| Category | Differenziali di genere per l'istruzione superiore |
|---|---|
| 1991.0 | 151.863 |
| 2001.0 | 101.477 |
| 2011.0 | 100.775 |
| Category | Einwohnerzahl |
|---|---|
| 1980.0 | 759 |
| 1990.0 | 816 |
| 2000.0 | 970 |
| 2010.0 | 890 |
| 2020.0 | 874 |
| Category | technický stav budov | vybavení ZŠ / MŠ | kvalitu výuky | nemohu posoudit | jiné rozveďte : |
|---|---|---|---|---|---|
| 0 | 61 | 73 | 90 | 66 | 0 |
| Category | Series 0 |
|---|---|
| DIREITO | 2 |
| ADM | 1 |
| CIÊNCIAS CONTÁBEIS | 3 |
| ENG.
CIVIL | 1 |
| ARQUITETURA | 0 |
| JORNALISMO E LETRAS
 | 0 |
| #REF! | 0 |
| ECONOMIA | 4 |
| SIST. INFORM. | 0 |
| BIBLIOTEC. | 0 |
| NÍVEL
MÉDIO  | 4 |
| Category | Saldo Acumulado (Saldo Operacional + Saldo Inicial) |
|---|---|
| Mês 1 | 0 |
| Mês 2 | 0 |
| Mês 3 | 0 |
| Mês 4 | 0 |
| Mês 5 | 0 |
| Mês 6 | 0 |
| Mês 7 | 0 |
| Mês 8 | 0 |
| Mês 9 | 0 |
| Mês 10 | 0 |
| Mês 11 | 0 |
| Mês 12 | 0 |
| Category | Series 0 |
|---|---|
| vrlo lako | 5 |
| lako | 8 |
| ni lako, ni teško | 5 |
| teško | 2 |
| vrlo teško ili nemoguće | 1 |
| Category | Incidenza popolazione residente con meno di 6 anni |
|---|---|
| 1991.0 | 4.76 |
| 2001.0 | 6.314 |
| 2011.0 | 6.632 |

#####

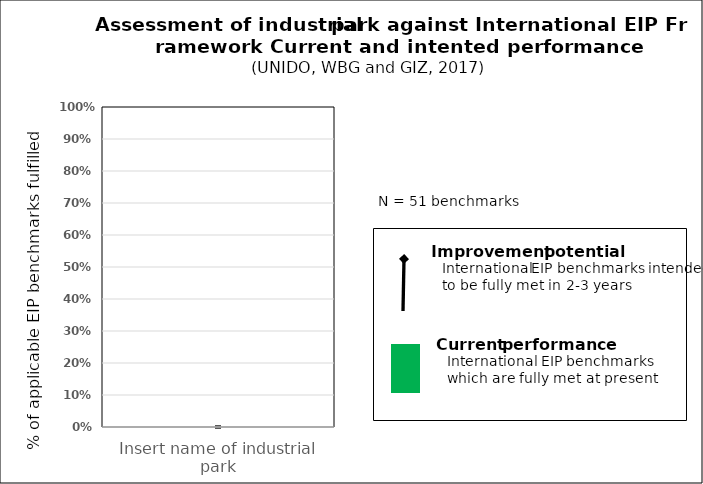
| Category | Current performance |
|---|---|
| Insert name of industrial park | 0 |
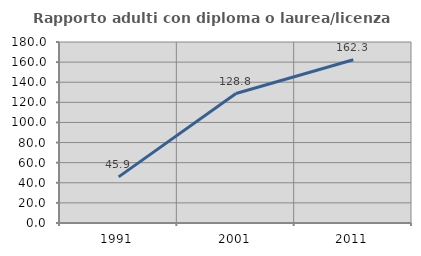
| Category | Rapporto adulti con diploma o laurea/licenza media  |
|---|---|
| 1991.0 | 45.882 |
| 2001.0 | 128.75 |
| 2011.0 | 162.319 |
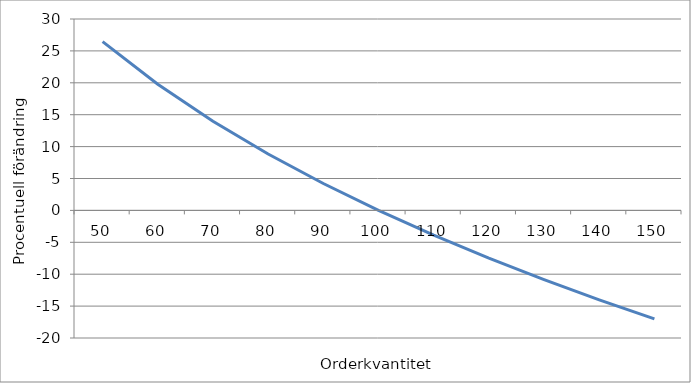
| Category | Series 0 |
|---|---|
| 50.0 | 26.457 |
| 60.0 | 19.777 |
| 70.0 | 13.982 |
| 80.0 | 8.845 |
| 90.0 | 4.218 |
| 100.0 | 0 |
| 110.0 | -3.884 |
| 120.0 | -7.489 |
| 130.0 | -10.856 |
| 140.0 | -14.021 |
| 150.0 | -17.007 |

#####

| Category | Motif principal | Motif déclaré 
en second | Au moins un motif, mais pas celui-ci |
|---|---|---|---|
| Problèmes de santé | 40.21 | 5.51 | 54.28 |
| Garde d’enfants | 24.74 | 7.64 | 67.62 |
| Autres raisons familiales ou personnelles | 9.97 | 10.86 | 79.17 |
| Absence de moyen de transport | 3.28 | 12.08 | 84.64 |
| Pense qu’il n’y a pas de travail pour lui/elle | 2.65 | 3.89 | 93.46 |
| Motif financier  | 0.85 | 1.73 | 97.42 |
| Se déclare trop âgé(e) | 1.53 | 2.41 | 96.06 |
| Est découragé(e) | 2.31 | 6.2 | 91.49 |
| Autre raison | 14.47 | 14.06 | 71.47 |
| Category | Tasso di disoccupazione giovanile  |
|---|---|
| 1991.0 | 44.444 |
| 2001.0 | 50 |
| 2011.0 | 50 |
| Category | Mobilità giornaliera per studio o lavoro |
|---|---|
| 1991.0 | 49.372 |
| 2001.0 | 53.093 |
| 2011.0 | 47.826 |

#####

§ Directions
From the material above, copy exactly the lines between the line holding "ARQUITETURA | 0 |" and the line holding "2011.0 | 6.632 |", inclusive, and only those.

§ Output for this exercise
| ARQUITETURA | 0 |
| JORNALISMO E LETRAS
 | 0 |
| #REF! | 0 |
| ECONOMIA | 4 |
| SIST. INFORM. | 0 |
| BIBLIOTEC. | 0 |
| NÍVEL
MÉDIO  | 4 |
| Category | Saldo Acumulado (Saldo Operacional + Saldo Inicial) |
|---|---|
| Mês 1 | 0 |
| Mês 2 | 0 |
| Mês 3 | 0 |
| Mês 4 | 0 |
| Mês 5 | 0 |
| Mês 6 | 0 |
| Mês 7 | 0 |
| Mês 8 | 0 |
| Mês 9 | 0 |
| Mês 10 | 0 |
| Mês 11 | 0 |
| Mês 12 | 0 |
| Category | Series 0 |
|---|---|
| vrlo lako | 5 |
| lako | 8 |
| ni lako, ni teško | 5 |
| teško | 2 |
| vrlo teško ili nemoguće | 1 |
| Category | Incidenza popolazione residente con meno di 6 anni |
|---|---|
| 1991.0 | 4.76 |
| 2001.0 | 6.314 |
| 2011.0 | 6.632 |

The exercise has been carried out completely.